6.5. Generalization across Item IDs

The paper also tests IIRG using Semantic IDs (SIDs) to ensure the method is not limited to Term IDs (TIDs).

The following figure (Figure 5 from the original paper) shows the results under Semantic IDs:

Analysis:

• IIRG-SID consistently outperforms Naive-SID and the strong baseline LC-Rec-SID across all datasets. This confirms that the effectiveness of IIRG generalizes across different item identifier strategies.

7. Conclusion & Reflections

7.1. Conclusion Summary

The paper concludes that LLMs used in Generative Recommendation exhibit a strong tendency to rely on "one-hop memorization," limiting their ability to generalize to users whose target items are not direct successors in the training data. To address this, the authors proposed IIRG, a training strategy that incorporates collaborative and semantic neighbor generation tasks. Experiments on Amazon datasets show that IIRG reduces reliance on memorization and significantly improves recommendation performance, especially for users not covered by one-hop transitions.
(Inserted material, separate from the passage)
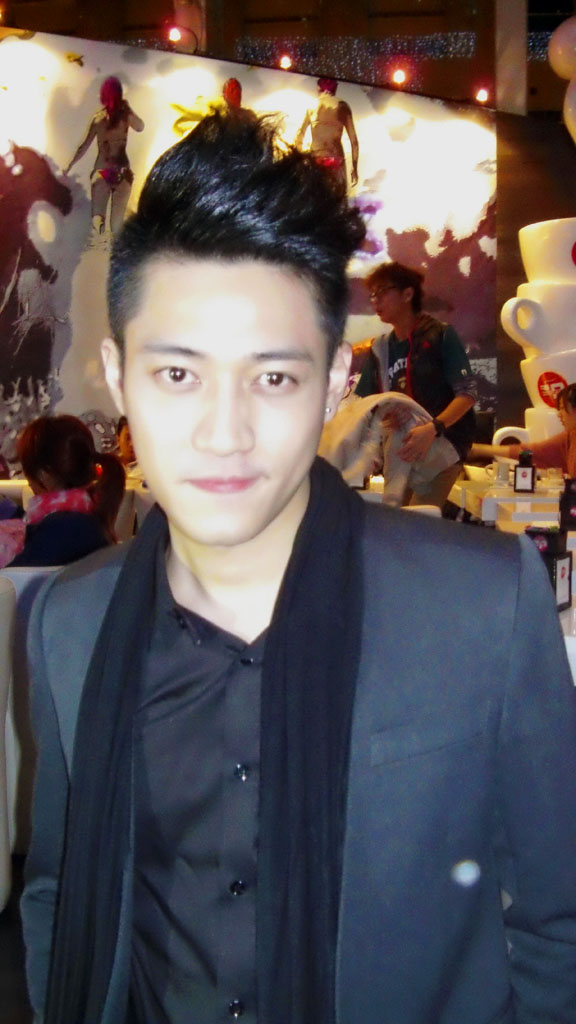 中文（香港）: 鄒文正的樣子
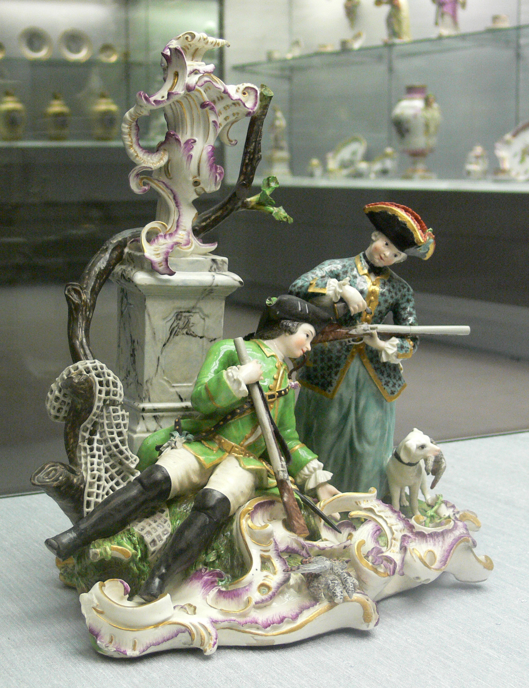 Johann Friedrich Lück: Jagdgruppe, Frankenthal um 1760 Kunstgewerbemuseum Berlin, Inv. Nr. HF 476

7.2. Limitations & Future Work

The authors identify several limitations:

1. Unknown Underlying Factor: While the paper identifies memorization behavior, it does not pinpoint the exact underlying cause (e.g., is it model architecture, training data, or the optimization process?). The authors note that model size alone does not explain it.
2. Limited LLM Types: The experiments are primarily conducted using the Qwen family of models. Future work should verify if these findings hold for other LLM families like Llama or Mistral.

7.3. Personal Insights & Critique

• Innovation: The paper provides a valuable diagnostic lens for LLM-based recommenders. Instead of just chasing higher metrics, it asks why the model performs well. The finding that LLMs might just be "overfitting" to transitions is crucial for the field.
• Methodology: IIRG is an elegant solution. By framing the learning of item relations as a generative task (generating neighbors), it fits naturally into the LLM paradigm without requiring complex architectural changes.
• Potential Issues: The method relies on constructing neighbor sets (collaborative and semantic) beforehand. For extremely large-scale catalogs (millions of items), computing and storing these neighbor lists for every item could be computationally expensive or require approximation techniques (though the paper mentions efficient retrieval using SIDs).
• Formula Observation: In the provided text, the loss formulas for collaborative and semantic generation (Eq 2 and 3) have a negative sign in the denominator (e.g., $- \left| \mathcal{T}^{(n_k)} \right|$). Mathematically, this results in a positive loss (Negative Log Likelihood), but it is a slightly unconventional notation compared to the standard $-\frac{1}{N} \sum \log p$. This suggests a potential typo in the manuscript's LaTeX source, though the mathematical intent (averaging the negative log likelihood) is clear.